US 11,892,913 B2
	Data lineage based multi-data store recovery
Tarun Thakur, Fremont, CA (US); Pin Zhou, San Jose, CA (US); and Prasenjit Sarkar, Los Gatos, CA (US)
Assigned to Rubrik, Inc., Palo Alto, CA (US)
Filed by Rubrik, Inc., Palo Alto, CA (US)
Filed on Jan. 5, 2016, as Appl. No. 14/988,307.
Claims priority of provisional application 62/099,747, filed on Jan. 5, 2015.
Prior Publication US 2016/0196187 A1, Jul. 7, 2016
Int. Cl. G06F 16/00 (2019.01); G06F 11/14 (2006.01); G06F 16/21 (2019.01); G06F 16/23 (2019.01)

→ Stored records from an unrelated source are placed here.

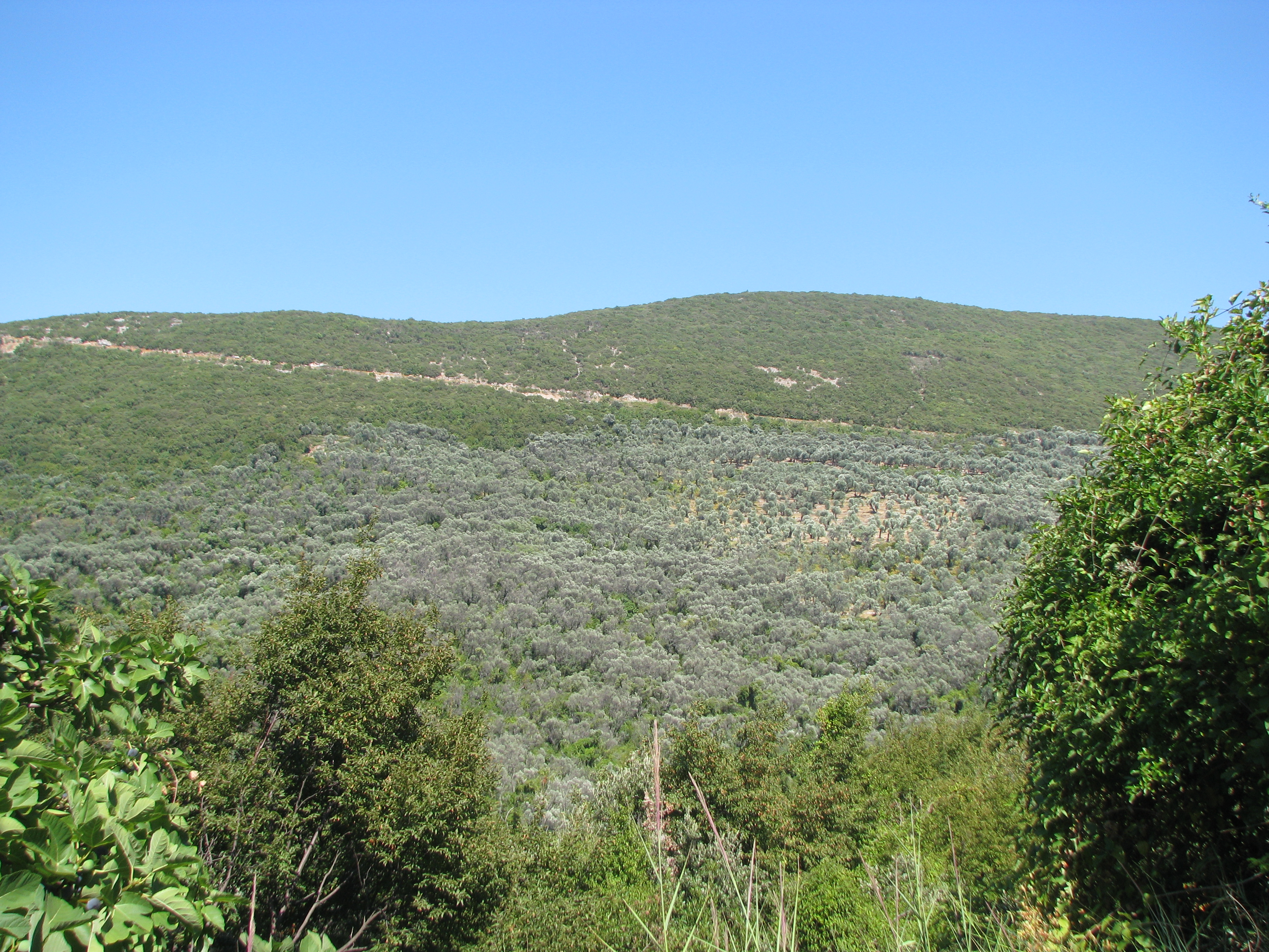 Valdanos, maslinjak, 2011/08/13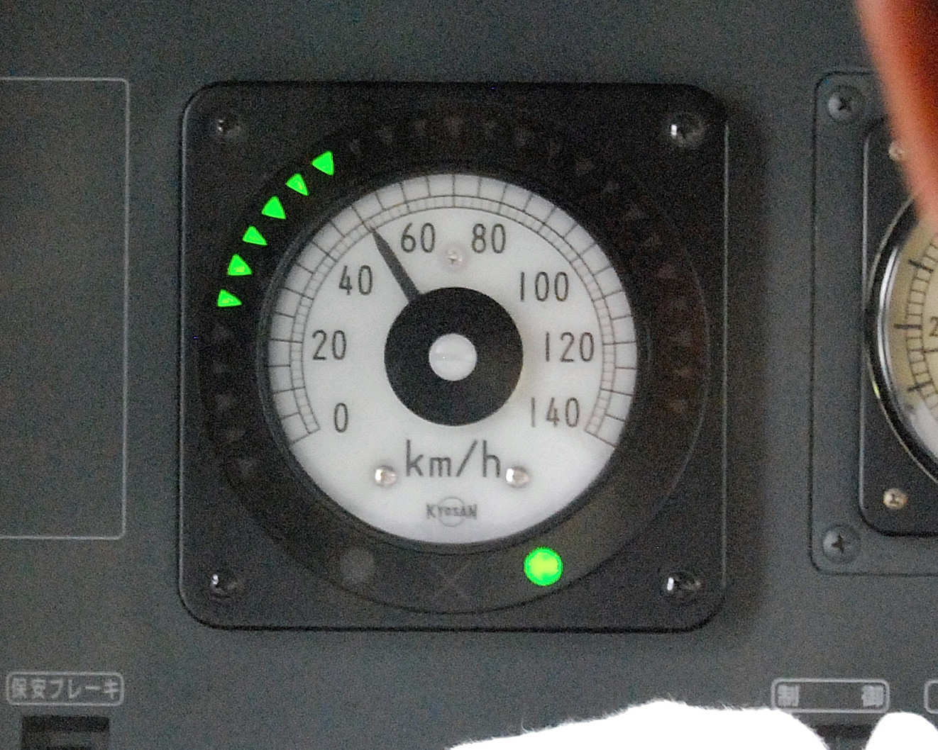 京王ATCの車内信号（乗務員室の窓越しから撮影後トリミング）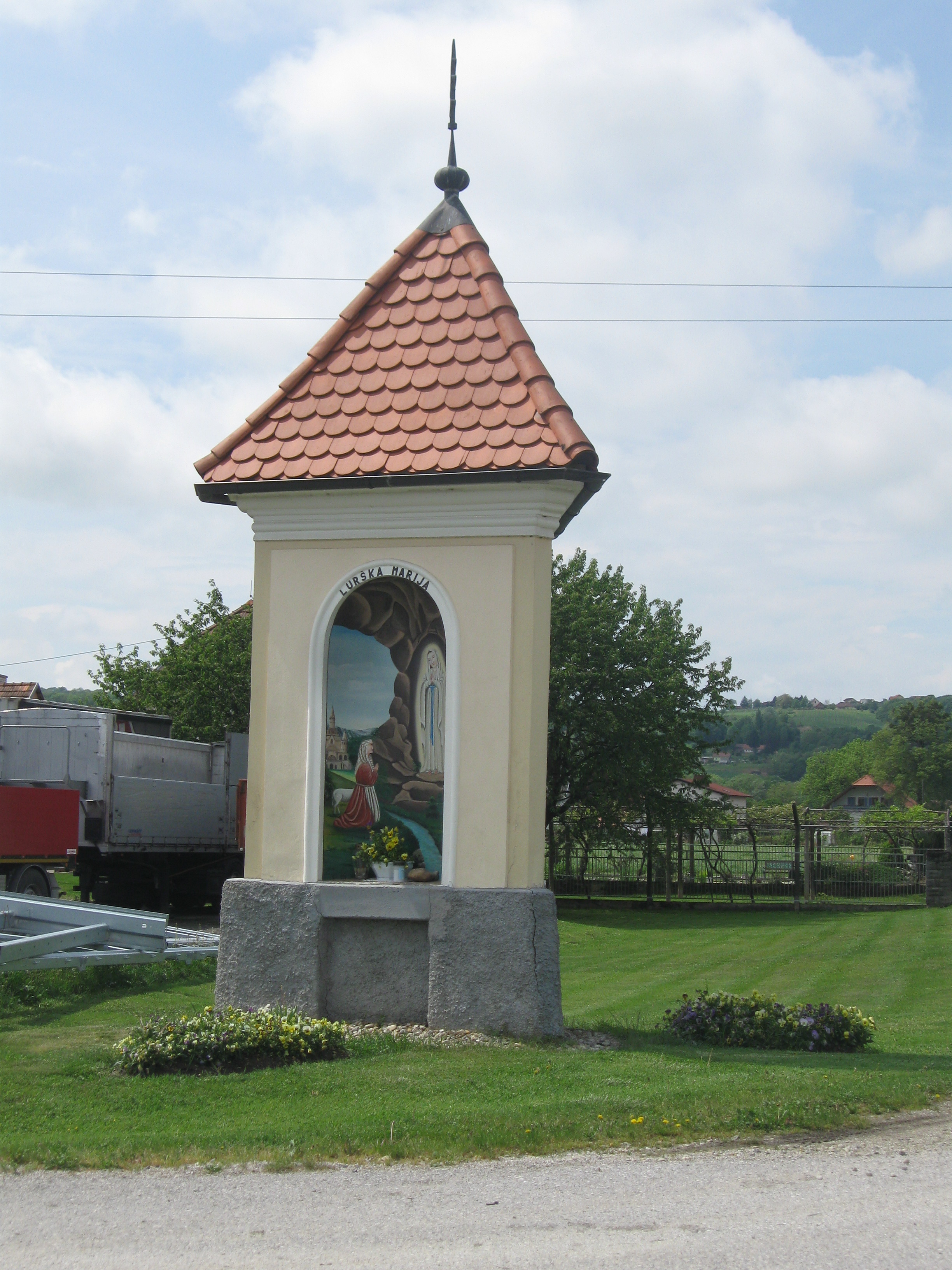 Trikotno znamenje iz 19. stoletja. Pokriva ga opečna streha. V nišah so novejše poslikave.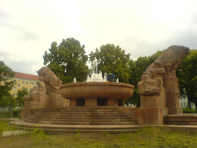 Arbeiten am sanierten Stierbrunnen auf dem Arnswalder Platz in Berlin, am 11. Juni 2009.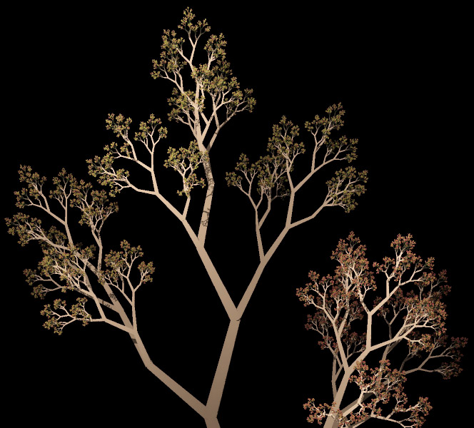 Fraktalträd, skapat med ett L-system.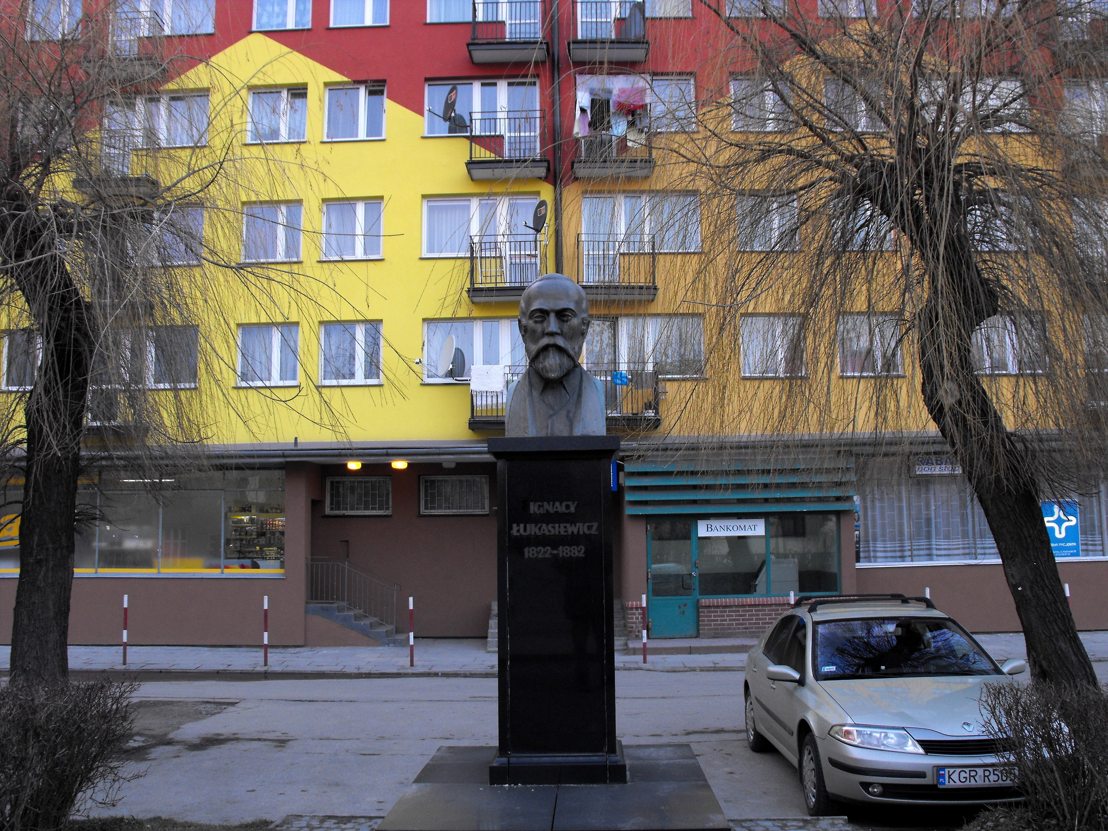 Pomnik Ignacego Łukasiewicza w Gorlicach

CPC G06F 11/1451 (2013.01) [G06F 11/1469 (2013.01); G06F 16/219 (2019.01); G06F 16/2329 (2019.01); G06F 2201/80 (2013.01)]

20 Claims

1. A non-transitory computer readable storage medium having instructions stored thereon for performing data lineage based multi-data store recovery, the instructions, when executed by one or more hardware-implemented processors of a data recovery system, configured to direct the data recovery system to:

identify that a first version of a first table of a plurality of tables comprises a corrupt version of first data, the corrupt version of the first data comprising at least one corrupt data file and one or more correct versions of data files included in the first data;

identify a prior version of the first table that comprises a correct version of the first data, the correct version of the first data comprising a respective correct version of the at least one corrupt data file and the one or more correct versions of data files included in the first data;

restore the first data by replacing the at least one corrupt data file with the correct version of the at least one data file while maintaining the one or more correct versions of the data files included in the first data and using the correct version of the first data stored in the prior version of the first table;

identify, based at least in part on a review of data lineage for the plurality of tables, a set of second tables that descend from the first table and include respective sets of second data that stem from the first data including the at least one corrupt data file;

identify, for the set of second tables, respective prior versions of the set of second tables that comprise correct versions of the respective sets of second data based at least in part on the correct version of the first data, wherein the identified prior versions of at least two of the set of second tables are associated with different propagation times for the corrupt version of the first data; and

restore the respective sets of second data using the correct versions of the respective sets of second data stored in the identified prior versions of the set of second tables.